Am folgenden Morgen stehe ich wieder auf dem Hof der Di Palmas in Arrecifes, wo meine Yamaha parkt. Wo es als nächstes hingehen soll, fragen mich Dino und Pato. „Keine Ahnung, Ihr wisst, doch, irgendwie ergibt sich schon die Richtung und ein neues Ziel“, antworte ich Ihnen.

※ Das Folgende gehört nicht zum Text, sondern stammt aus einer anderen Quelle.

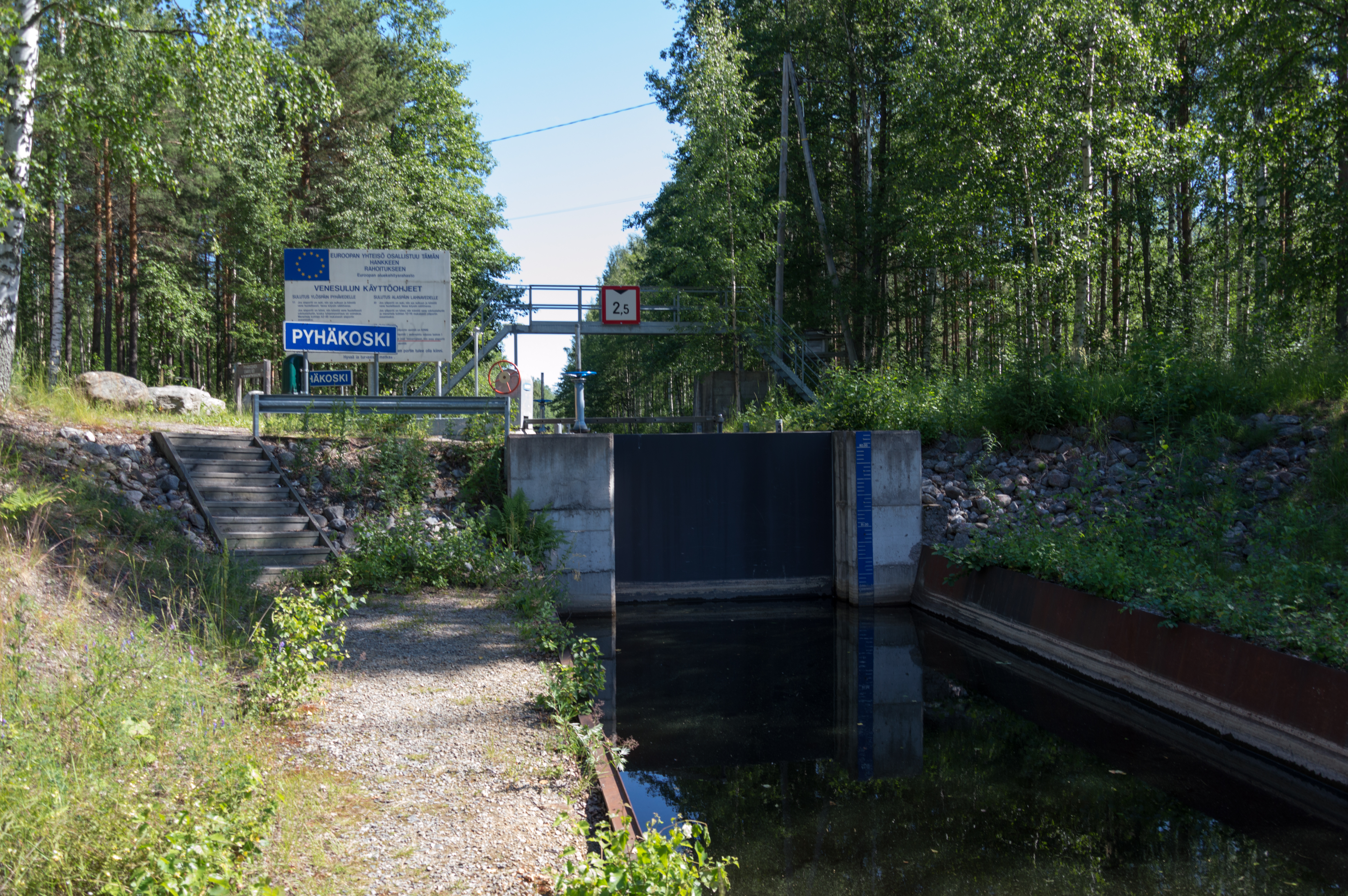 Pyhäkosken kanava Mantyharjulla

„Gut, solange Du noch überlegst, kannst Du ja auch weiterhin im Motorhome wohnen. Zwei Wochen hast Du, dann geht’s zum nächsten Rennen!“ – Das sollte reichen. Ich freue mich schon wieder über diesen Zustand: Schon wieder habe ich eine interessante Bleibe. Habe ein kleines Schlafzimmer, ein eigenes Bad, eine Werkstatt und eine Küche. Warum es mir so gefällt? Das Übliche halt, alles kommt mir sehr vertraut vor…

Normen

4 Kommentare zu “Normens Weltreise 91 – Das Übliche”

  1. Motorrad Andi
    Juni 19th, 2010 14:54
    1

    Sehr geiler Bericht… Man wird das Gefühl nicht los das Ihr riesig viel Spass bei Eurer Reise hattet ^^

  2. Lutz
    August 16th, 2010 10:52
    2

    Hi Normen
    Ich hoffe einfach mal das es Dir, wo auch immer, soweit gut geht.
    Schade das du hier nichts mehr schreibst.
    Finde/fand deinen Blog immer echt kurzweilig.

    Lutz

  3. Michael
    August 20th, 2010 19:15
    3

    Na so langsam werden wir aber ungeduldig. Habe schon hundertmal auf den Link geklickt und nix neues kommt. Normen, bist Du tot?

  4. Klaus
    September 6th, 2010 14:56
    4

    Nee, tod ist er nicht. Hatte auf einer anderen Website gelesen, dass er jetzt verheiratet (!) in Bolivien lebt. Vielleicht hat er ja auch schon Nachwuchs, was eine – wenn auch dünne – Entschuldigung für seine Abstinenz sein könnte. Aber ich bin mit Euch: ein neuer Reisebericht ist überfällig!